Doing More with Fewer Aromas?

So where does this leave the US aroma hop? In 2008, when the supply spigot went dry and the prices skyrocketed, many US crafties put their trademark thriftiness and resilience to work, and started brewing with fewer aroma hops and more bittering hops.

A few brewers I’ve spoken to offered that instead of using three aroma hops, they were forced by the shortage to use one, but the flavor and aroma didn’t suffer proportionately. Today, even though more aromas are available, they’ve decided to stick with their modified recipes that get more mileage out of their bittering hops.

Do we have a perfect storm? Industrials certainly don’t want much if any of the publicly owned SUNAs. Big crafties continue to trumpet the mystique of quaffing traditional brews flavored with German grown land race hops. And the more frugal small crafties have discovered they can do more with bittering hops.

In the end, price, quality and freshness matter. The freight charges from Germany (and New Zealand) can be substantial. Shipping hops in tightly packed containers for days and days in the hold of giant cargo ships can also exact nasty wear and tear on hops (think of ice cream melting in the sun). The carbon footprint is another factor weighing in favor of SUNAs.
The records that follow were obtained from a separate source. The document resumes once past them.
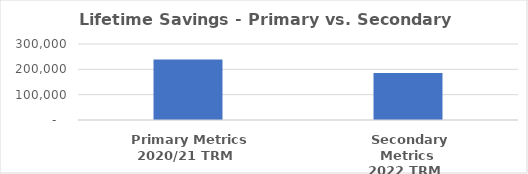
| Category | Series 0 |
|---|---|
|  Primary Metrics
2020/21 TRM  | 238403.548 |
|  Secondary Metrics
2022 TRM  | 185654.795 |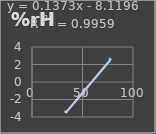
| Category | Humedad |
|---|---|
| 33.4 | -3.4 |
| 51.3 | -1.3 |
| 77.4 | 2.6 |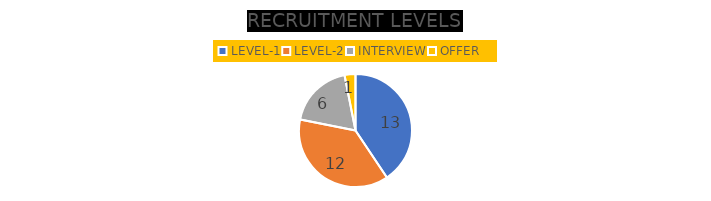
| Category | Series 0 |
|---|---|
| LEVEL-1 | 13 |
| LEVEL-2 | 12 |
| INTERVIEW | 6 |
| OFFER | 1 |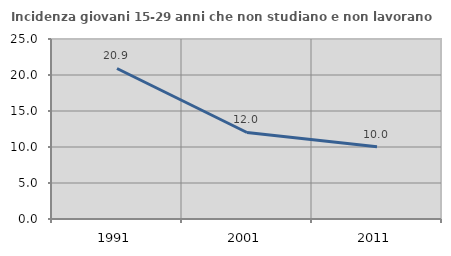
| Category | Incidenza giovani 15-29 anni che non studiano e non lavorano  |
|---|---|
| 1991.0 | 20.903 |
| 2001.0 | 12.016 |
| 2011.0 | 10.048 |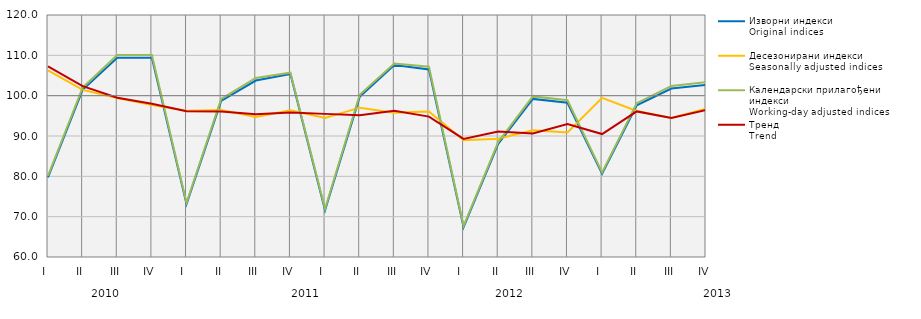
| Category | Изворни индекси
Original indices | Десезонирани индекси
Seasonally adjusted indices | Календарски прилагођени индекси
Working-day adjusted indices | Тренд
Trend |
|---|---|---|---|---|
| I  | 79.731 | 106.254 | 80.086 | 107.249 |
| II | 101.445 | 101.424 | 101.982 | 102.349 |
| III | 109.413 | 99.414 | 110.076 | 99.483 |
| IV | 109.412 | 97.664 | 110.079 | 97.983 |
| I  | 73.105 | 96.272 | 73.408 | 96.165 |
| II | 98.686 | 96.438 | 99.209 | 96.099 |
| III | 103.754 | 94.697 | 104.392 | 95.406 |
| IV | 105.376 | 96.37 | 105.709 | 95.84 |
| I  | 71.601 | 94.48 | 71.98 | 95.485 |
| II | 99.705 | 97.028 | 100.233 | 95.152 |
| III | 107.6 | 95.796 | 107.946 | 96.274 |
| IV | 106.508 | 96.073 | 107.161 | 94.811 |
| I  | 67.411 | 88.935 | 67.696 | 89.286 |
| II | 88.026 | 89.341 | 88.493 | 91.137 |
| III | 99.2 | 91.449 | 99.812 | 90.611 |
| IV | 98.255 | 90.882 | 98.869 | 92.954 |
| I  | 80.624 | 99.468 | 80.972 | 90.481 |
| II | 97.612 | 96.218 | 98.129 | 96.096 |
| III | 101.777 | 94.446 | 102.403 | 94.476 |
| IV | 102.7 | 96.781 | 103.357 | 96.422 |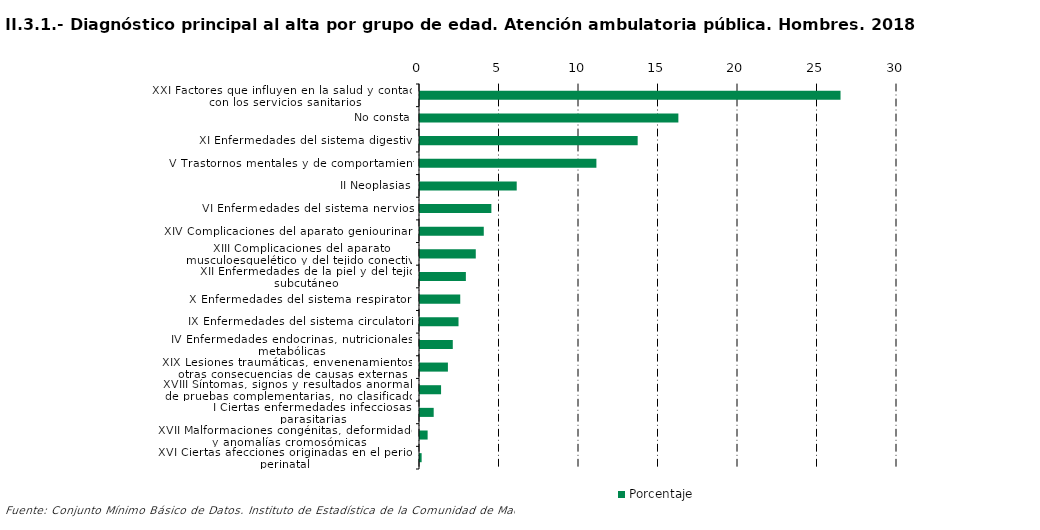
| Category | Porcentaje |
|---|---|
| XXI Factores que influyen en la salud y contacto con los servicios sanitarios | 26.448 |
| No consta | 16.25 |
| XI Enfermedades del sistema digestivo | 13.69 |
| V Trastornos mentales y de comportamiento | 11.095 |
| II Neoplasias | 6.083 |
| VI Enfermedades del sistema nervioso | 4.489 |
| XIV Complicaciones del aparato geniourinario | 4.011 |
| XIII Complicaciones del aparato musculoesquelético y del tejido conectivo | 3.508 |
| XII Enfermedades de la piel y del tejido subcutáneo | 2.885 |
| X Enfermedades del sistema respiratorio | 2.531 |
| IX Enfermedades del sistema circulatorio | 2.422 |
| IV Enfermedades endocrinas, nutricionales y metabólicas | 2.062 |
| XIX Lesiones traumáticas, envenenamientos y otras consecuencias de causas externas | 1.755 |
| XVIII Síntomas, signos y resultados anormales de pruebas complementarias, no clasificados bajo otro concepto | 1.325 |
| I Ciertas enfermedades infecciosas y parasitarias | 0.861 |
| XVII Malformaciones congénitas, deformidades y anomalías cromosómicas | 0.48 |
| XVI Ciertas afecciones originadas en el periodo perinatal | 0.102 |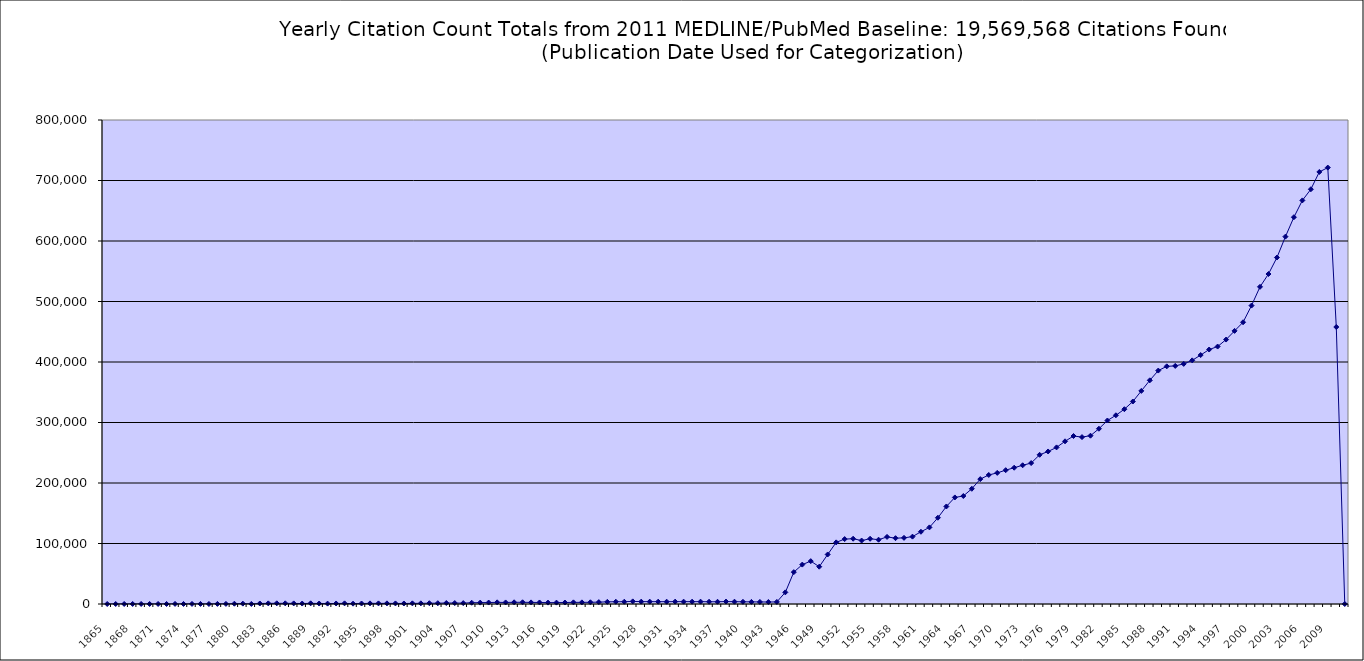
| Category | Series 0 |
|---|---|
| 1865.0 | 3 |
| 1866.0 | 11 |
| 1867.0 | 36 |
| 1868.0 | 95 |
| 1869.0 | 58 |
| 1870.0 | 69 |
| 1871.0 | 62 |
| 1872.0 | 38 |
| 1873.0 | 145 |
| 1874.0 | 39 |
| 1875.0 | 117 |
| 1876.0 | 116 |
| 1877.0 | 46 |
| 1878.0 | 158 |
| 1879.0 | 164 |
| 1880.0 | 473 |
| 1881.0 | 611 |
| 1882.0 | 119 |
| 1883.0 | 828 |
| 1884.0 | 1042 |
| 1885.0 | 1137 |
| 1886.0 | 1117 |
| 1887.0 | 990 |
| 1888.0 | 744 |
| 1889.0 | 1130 |
| 1890.0 | 750 |
| 1891.0 | 624 |
| 1892.0 | 871 |
| 1893.0 | 1074 |
| 1894.0 | 534 |
| 1895.0 | 808 |
| 1896.0 | 1046 |
| 1897.0 | 1000 |
| 1898.0 | 1082 |
| 1899.0 | 950 |
| 1900.0 | 852 |
| 1901.0 | 1055 |
| 1902.0 | 1109 |
| 1903.0 | 1298 |
| 1904.0 | 1329 |
| 1905.0 | 1623 |
| 1906.0 | 1587 |
| 1907.0 | 1449 |
| 1908.0 | 2090 |
| 1909.0 | 2274 |
| 1910.0 | 2388 |
| 1911.0 | 2725 |
| 1912.0 | 2562 |
| 1913.0 | 2797 |
| 1914.0 | 2825 |
| 1915.0 | 2635 |
| 1916.0 | 2528 |
| 1917.0 | 2288 |
| 1918.0 | 2292 |
| 1919.0 | 2432 |
| 1920.0 | 2724 |
| 1921.0 | 2705 |
| 1922.0 | 2832 |
| 1923.0 | 3089 |
| 1924.0 | 3513 |
| 1925.0 | 3736 |
| 1926.0 | 3762 |
| 1927.0 | 4330 |
| 1928.0 | 3884 |
| 1929.0 | 3873 |
| 1930.0 | 3798 |
| 1931.0 | 3814 |
| 1932.0 | 3906 |
| 1933.0 | 3896 |
| 1934.0 | 3848 |
| 1935.0 | 3861 |
| 1936.0 | 3672 |
| 1937.0 | 3678 |
| 1938.0 | 4033 |
| 1939.0 | 3789 |
| 1940.0 | 3623 |
| 1941.0 | 3478 |
| 1942.0 | 3407 |
| 1943.0 | 3259 |
| 1944.0 | 3449 |
| 1945.0 | 19260 |
| 1946.0 | 52651 |
| 1947.0 | 65126 |
| 1948.0 | 70829 |
| 1949.0 | 61657 |
| 1950.0 | 81872 |
| 1951.0 | 101880 |
| 1952.0 | 107308 |
| 1953.0 | 107901 |
| 1954.0 | 104876 |
| 1955.0 | 107817 |
| 1956.0 | 106289 |
| 1957.0 | 110892 |
| 1958.0 | 108785 |
| 1959.0 | 109339 |
| 1960.0 | 111338 |
| 1961.0 | 119403 |
| 1962.0 | 126624 |
| 1963.0 | 142578 |
| 1964.0 | 161191 |
| 1965.0 | 176146 |
| 1966.0 | 178512 |
| 1967.0 | 190468 |
| 1968.0 | 206450 |
| 1969.0 | 213258 |
| 1970.0 | 216722 |
| 1971.0 | 221201 |
| 1972.0 | 225259 |
| 1973.0 | 229289 |
| 1974.0 | 232941 |
| 1975.0 | 246610 |
| 1976.0 | 252105 |
| 1977.0 | 258842 |
| 1978.0 | 268924 |
| 1979.0 | 277664 |
| 1980.0 | 275897 |
| 1981.0 | 278162 |
| 1982.0 | 289696 |
| 1983.0 | 303291 |
| 1984.0 | 311918 |
| 1985.0 | 321986 |
| 1986.0 | 334694 |
| 1987.0 | 352242 |
| 1988.0 | 369713 |
| 1989.0 | 385839 |
| 1990.0 | 392842 |
| 1991.0 | 393528 |
| 1992.0 | 396889 |
| 1993.0 | 402687 |
| 1994.0 | 411465 |
| 1995.0 | 420594 |
| 1996.0 | 425539 |
| 1997.0 | 437111 |
| 1998.0 | 451445 |
| 1999.0 | 465683 |
| 2000.0 | 493284 |
| 2001.0 | 524228 |
| 2002.0 | 545447 |
| 2003.0 | 572697 |
| 2004.0 | 607191 |
| 2005.0 | 639346 |
| 2006.0 | 667113 |
| 2007.0 | 685514 |
| 2008.0 | 714135 |
| 2009.0 | 721372 |
| 2010.0 | 457829 |
| 2011.0 | 0 |

And who needs the headache of figuring out the purchasing power of the US dollar against the Euro?

Finally, just as drinking a German beer can invoke a nostalgic experience, the same can be said about quaffing a rich American pale ale using all US grown ingredients. It’s refreshing to look into that frosty mug, inhale the floral aroma, taste the citrusy freshness, and know that you’re helping put a US hop farmer’s kid through college.